Hossein Salami, Iran's Revolutionary Guards chief, killed by Israel

Kelly Ng
BBC News
Getty Images Hossein Salami, the commander of Islamic Revolutionary Guard Corps who was killed in an Israeli strike on 12 June, is pictured here delivering a speech in uniformGetty Images
Hossein Salami was known for taking a hardline approach against Iran's rivals, including Israel and the US

Hossein Salami, commander of Iran's Islamic Revolutionary Guard Corps (IRGC), was killed in Israel's strikes early on Friday, the most senior Iranian leader to die in the attacks.

Salami, who was 65, was known for taking a hardline stance against Iran's rivals, including Israel and the US. Just last month, he had warned that Tehran would "open the gates of hell" if attacked by either country.

Israel launched widescale strikes against Iran, saying it targeted nuclear facilities, ballistic missile factories and military commanders, despite US President Donald Trump warning its ally against scuppering talks on a potential nuclear deal.

Tehran has warned that Israel and the US - which denies being involved - will pay a "heavy price" for the attacks, raising concerns that this will lead an already fragile region into full-scale war.

Israel's strikes also killed Mohammad Bagheri, Chief of Staff of the country's armed forces, Gholamali Rashid, the deputy commander of the Iranian armed forces, and several nuclear scientists.

Just a day before the strikes, Salami had said that Iran was "fully ready for any scenarios, situations, and circumstances".

"The enemy thinks it can fight Iran the same way it fights defenceless Palestinians who are under an Israeli siege," he said. "We are war-tested and experienced."

Salami first joined the Revolutionary Guards - a powerful branch of the Iranian armed forces - in 1980 during the Iran-Iraq war and became deputy commander in 2009, then commander a decade later.

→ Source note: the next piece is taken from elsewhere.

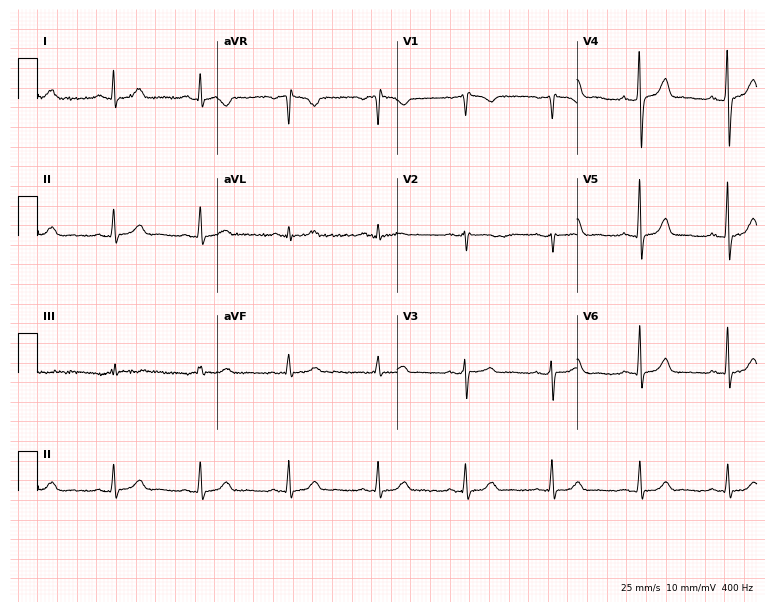
ECG — a male, 60 years old. Screened for six findings — first-degree AV block, right bundle branch block (RBBB), left bundle branch block (LBBB), sinus bradycardia, atrial fibrillation (AF), sinus tachycardia — none is recorded. Findings outside these six are not listed.

Since the 2000s, he has been sanctioned by the UN Security Council and the US for his involvement in Iran's nuclear and military programmes.

Salami had boasted of Iran's military capabilities, at one point declaring that the country was "on the verge of becoming a world power".

Watch: Footage shows explosions and damaged buildings ablaze in Tehran, Iran

He had welcomed the prospect of military conflict with Israel and the US. Following an Israeli strike against Iranian targets in Syria in 2019, Salami vowed to "wipe the Zionist regime" off the political map.

Following another strike in April last year on the Iranian embassy in Syria, which killed seven members of the Revolutionary Guards including two generals, Salami issued a similar warning: "Our brave men will punish the Zionist regime."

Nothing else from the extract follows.